A Spatial colocalization of alpha-tubulin and filamin A in MDA-MB-231 cells (Pearson’s colocalization coefficient = 0.5, n = 76 cells). Scale bars: 10 µm. B Filamin A pull-down in MDA-MB-231 WT or CDK4 cell lines. For each isolated protein, the X axis represents the Log₂ of the average ratio of the protein isolated in the anti-filamin A pull-down and the protein isolated in the IgG control antibody. The Y axis, conversely, represents the Log₁₀ of the sum of the average intensities found bound to the anti-filamin-A antibody and the IgG isotype control. C Same as in (B) for tubulin pull-downs. D Coimmunoprecipitation of CLIP-170 and filamin A. Filamin A was immunoprecipitated in whole-cell lysates from the three cell lines: MDA-MB-231 WT, CDK4 and FLNA. Three samples are shown for each cell line: total lysate, immunoprecipitated with anti-filamin A, and immunoprecipitated with isotype IgG control. Samples derive from the same experiment and blots were processed in parallel. Experiment was repeated 3 times with similar results. E Schematic representing the proposed mechanism. On the left-hand side, low CDK4 levels lead to average filamin A expression, which does not enhance the binding of CLIP-170 to microtubules. On the right-hand side, tumour cells with increased CDK4 levels would lead to the overexpression of filamin A. Filamin A would recruit an excess of CLIP-170 to tubulin, which ultimately leads to increased binding of paclitaxel and microtubule acetylation and hyperstabilization. F Paclitaxel-binding experiment. Fluorescently labelled paclitaxel was added to live cultures of MDA-MB-231 WT, CDK4 or FLNA cells. MDA-MB-231 CDK4 cells with filamin A knockdown were added to the experiment as well. The greater the green signal is, the higher the amount of paclitaxel bound to microtubules.
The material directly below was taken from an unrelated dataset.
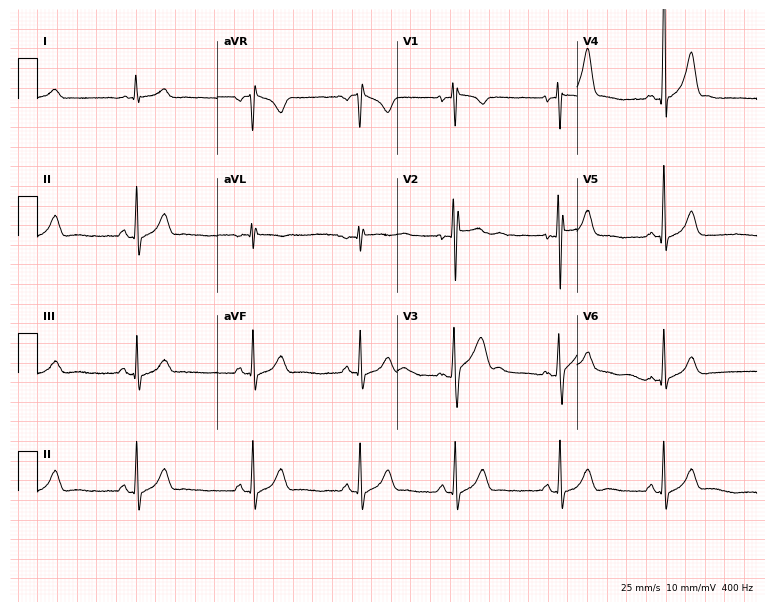
Electrocardiogram, a 19-year-old man. Overall reading on record: normal ECG.
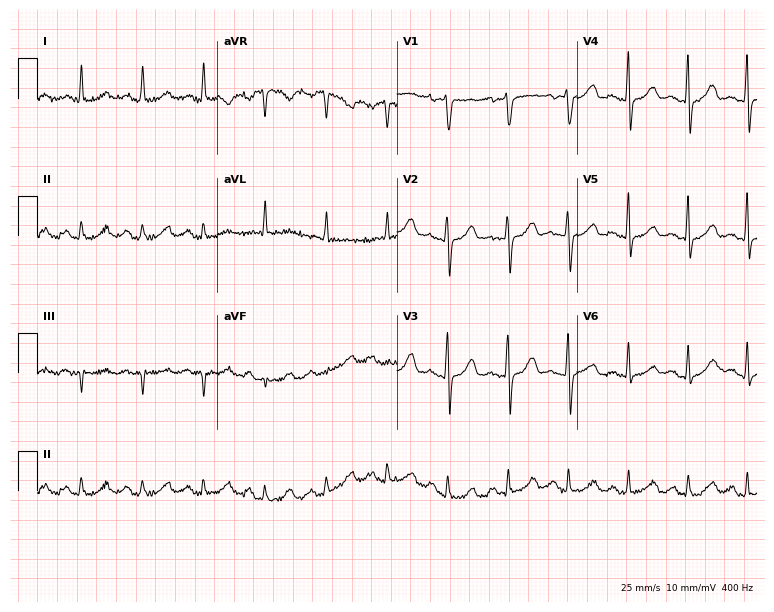
Electrocardiogram (7.3-second recording at 400 Hz), a 48-year-old female. Of the six screened findings (first-degree AV block, right bundle branch block, left bundle branch block, sinus bradycardia, atrial fibrillation, sinus tachycardia), none is recorded. Only these six findings were labelled.

It can be appreciated how both CDK4- and filamin A-overexpressing cell lines display both earlier and higher paclitaxel binding. Scale bar: 75 µm. The chart on the right-hand side depicts the signal (in fluorescent surface units) tracing paclitaxel accumulation over the 48-h time course, displaying a clear increase in the two overexpressing transfectants (CDK4 and FLNA) compared to the parental cell line and a reversion of the phenotype by filamin A knockdown in MDA-MB-231 CDK4 cells. Each dot represents mean signal intensity of six independent fields. Source data are provided as a Source data file.